Obviously, this mechanism imposes an almost-always-online requirement (and a need to store revocation secrets) on both parties after the first contract rollover. They must be on the lookout for the publication of any revoked commitment_transaction. There does exist a relative timelock on every CET, so that a cheated party has sufficient time to react with a punishment_transaction.

Collaborating on the blockchain

With what we have presented so far, the CFD protocol is quite usable. The systems in place allow us to imitate the mechanics of a conventional CFD and protect the coins of everyone involved, in a setting such as the blockchain, where you should not need to trust anyone.

But we did identify another limitation that we wanted to mitigate: the inability to close a position at any point in time. In conventional finance, one is able to close a CFD and take their winnings or losses, whenever they choose to. With our Bitcoin CFDs, we are limited to those times when the oracle produces an attestation for the price of BTC, corresponding to the announcement used during contract_setup or rollover.

CFDs with collaborative settlement

There does not seem to be a way to allow for fully unilateral closing of CFDs, but we have introduced a mechanism through which two parties can agree to close a position earlier than the attestation time. We have called this collaborative_settlement. If maker and taker agree to settle the CFD with a particular payout, they work together to create and sign a transaction which spends the lock_output directly. This does mean that both parties need to be online and agree to effect the early closing of a CFD. But, if the conditions are not met, both parties know that they can still rely on regular settlement via CET, thanks to the wonders of cryptography.

Looking ahead

While we are proud of the work we've done in putting together this CFD protocol on Bitcoin, we realise that there is more work that can be done. Our roadmap blog post includes some things we will be tackling in the future, but there are other improvements and features that we are considering.

Out of all the things that we have in mind, we think it would be very important to implement CFDs that don't depend on a single oracle. As implied before, protocols based on DLCs demand trust on oracles. But if we can split this responsibility among multiple entities, the likelihood of collusion or even malfunction would be significantly reduced. More specifically, with multiple oracles the settlement of a CFD via CET would no longer depend on a single oracle attesting to some price. Instead, we would use the attestations of multiple oracles to decide on which CET to activate.

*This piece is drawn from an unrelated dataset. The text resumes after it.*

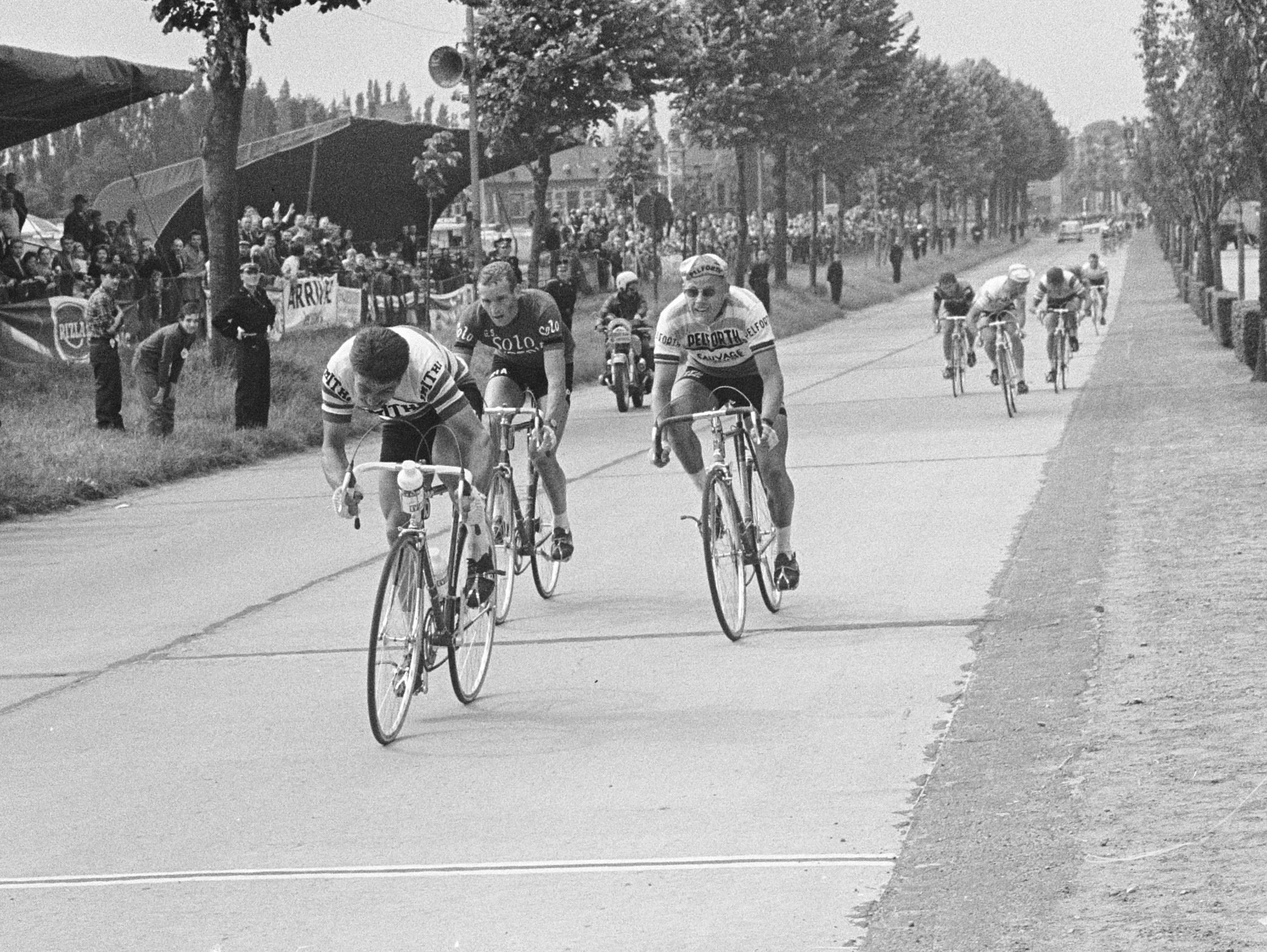 Tour de France , finish te Doornik, voorop Reybroeck (1), links Sels (3) en rechts Jan Janssen (2).

For example, we could envision a 4-of-7 setup, where a simple majority of oracles agreeing on the same outcome would decide which CET to unlock.

There is ongoing research in this area which we are following closely. You can follow our progress on the protocol and itchysats in our open source repositories. We also encourage you to join our public communication channels if you have any questions: Telegram and Matrix.


  1. At its core, a CFD is a bet on the price of an asset in the future.
  2. Our dlc_output powered by adaptor signatures is based on dlcspecs, a project which is working on a specification for DLCs. It does not follow the original work by Dryja.
  3. The attestation scheme would usually be a signature scheme, such as Schnorr. We actually use a simpler attestation scheme defined by the independent oracle we have integrated with. For more details check out olivia and this module inside our CFD protocol library.
  4. Without a nonce or, more commonly, using the same nonce more than once, the oracle would leak its own attesting secret key after attesting to outcomes.
  5. It is important that the oracle is not affiliated with either party involved in the CFD (and a DLC more generally). Otherwise they would be able to interfere with the attested outcome of an event for their own benefit.